-- Work item --
Each record needs to be transcribed word for word, though without its pictures.

[Records drawn from a dataset]
*** Block opens ***

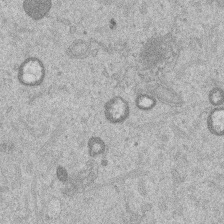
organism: Mouse
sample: Dividing mouse embryo 1 cell stage
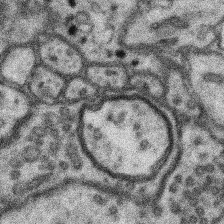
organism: Mouse
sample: Somatosensory cortex neuropil
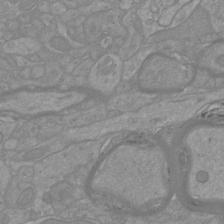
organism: Mouse
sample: Cortical neurons
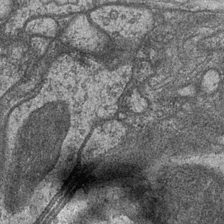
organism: Drosophila
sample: Optic medulla
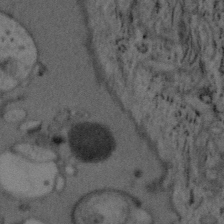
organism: Human
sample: HeLa cells
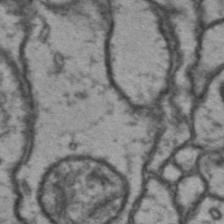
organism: Drosophila
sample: Brain
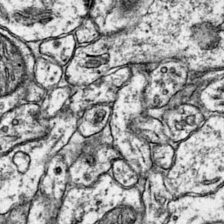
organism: Mouse
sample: Primary visual cortex
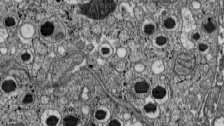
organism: C57BL Mouse
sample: Pancreatic islet
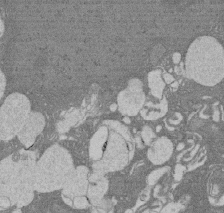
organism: Rat
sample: Salivary granule
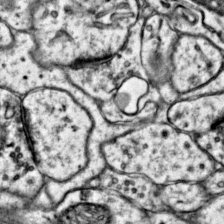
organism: Mouse
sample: Primary visual cortex
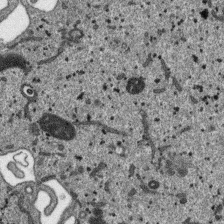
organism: Human
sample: Lung epithelial cells infected with SARS-CoV-2
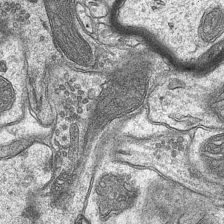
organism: Mouse
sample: CA1 Hippocampus
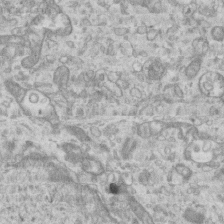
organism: Mouse
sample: Centriole in ependymal cells
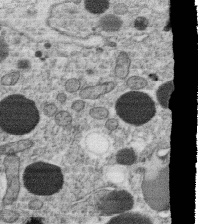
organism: C. elegans
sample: C. elegans oocyte; sperm cells
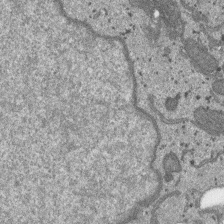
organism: Human
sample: Lung epithelial cells infected with SARS-CoV-2
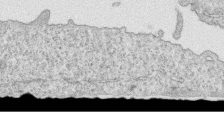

*** Block closes ***

-- Finished exercise --
organism: Mouse
sample: Dividing mouse embryo 1 cell stage
organism: Mouse
sample: Somatosensory cortex neuropil
organism: Mouse
sample: Cortical neurons
organism: Drosophila
sample: Optic medulla
organism: Human
sample: HeLa cells
organism: Drosophila
sample: Brain
organism: Mouse
sample: Primary visual cortex
organism: C57BL Mouse
sample: Pancreatic islet
organism: Rat
sample: Salivary granule
organism: Mouse
sample: Primary visual cortex
organism: Human
sample: Lung epithelial cells infected with SARS-CoV-2
organism: Mouse
sample: CA1 Hippocampus
organism: Mouse
sample: Centriole in ependymal cells
organism: C. elegans
sample: C. elegans oocyte; sperm cells
organism: Human
sample: Lung epithelial cells infected with SARS-CoV-2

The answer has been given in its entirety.